In a prescient report published in November last, the Dutch Campaign Against the Arms Trade cited Libya as one of the clearest cases where EU governments attach greater importance to “export promotion” than to ethical considerations when licensing the arms trade. When Gaddafi was the West’s favourite bogeyman in the mid-1980s, the European Community imposed an arms embargo on Libya. But as soon as it was lifted in 2004, arms exporters scrambled to do business with their new buddies. The British trade association Defence Manufacturers Association rhapsodised in 2005 about how Libya was a “relatively sophisticated customer with a political will to procure equipment”. The “relatively sophisticated” Gaddafi could be persuaded to be anything: one British deal to supply an elite brigade in Libya’s army was worth €100 million.

Since 1998, the EU’s governments have been committed to observing a “code of conduct” on arms exports. Made legally binding a decade later, it requires that weapons are not sold to countries where they are likely to be used for internal repression or to exacerbate regional tensions. Like more than a few policy documents, it looks great on paper and is routinely violated in practice.

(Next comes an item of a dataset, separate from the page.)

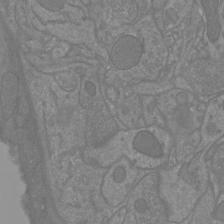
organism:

It is not difficult to see why. Data published by the Stockholm International Peace Research Institute found that the arms trade has been largely cushioned from the global recession. In 2009, the volume of sales for the world’s top 100 arms companies amounted to $401 billion, a rise of almost $15 billion over the preceding year. One-third of these companies have their headquarters in Western Europe; they include BAE, EADS, Finmeccanica and Thales.

With their deep pockets, the representatives of these companies have no problem twisting arms in the Brussels bureaucracy and in national capitals of EU countries. Due to their diligent schmoozing, support for the arms industry is being treated as an enterprise promotion dossier in the nominally civilian European Commission. The EU’s multi-annual “framework programme” for scientific research has also been partly hijacked by the arms industry. A little-noticed study completed at the European Parliament’s request in 2010 decried a clash of interests: the same arms companies that persuaded the EU authorities to allocate science grants for “security research” after the 11 September 2001 attacks have been the biggest recipients of those same grants. Out of a sample of 91 projects with a total value of €443 million analysed for that study, the French firm Thales bagged well over half (€254 million) of the cash on offer.

Top-level politicians often double up as salespeople for the arms industry. Catherine Ashton, the EU’s foreign policy chief, is pushing for the arms embargo slapped on China after the Tiananmen Square massacre to be scrapped on the grounds that relations with Beijing need to be nurtured for strategic reasons. Proving that she suffers from the same lack of scruples as other top players in New Labour, she is more concerned with drumming up business for the arms industry than in China’s oppression of Uighurs in Xinjiang or Buddhists in Tibet. Proving, too, that mollycoddling the arms industry transcends party lines in British politics, David Cameron toured the Persian Gulf last month with a few of his country’s leading arms traders. Critics of the trade are “completely at odds with reality”, the prime minister thundered.

It is right that a fresh ban on weapons sales to Libya has now been introduced. But we know that such bans can be lifted on the flimsiest of pretexts. The EU officially stopped selling weapons to Uzbekistan after its troops mowed down peaceful protesters at Andizhan in 2005. Four years later, the embargo was removed because the Uzbek authorities were deemed useful allies for NATO’s imperial war in Afghanistan.

At the United Nations, a July 2012 deadline has been set for a global treaty to regulate the arms trade. As weapons-sellers are so powerful, there is only one way to combat them: by massive public pressure. Everything must be done to put merchants of death out of business.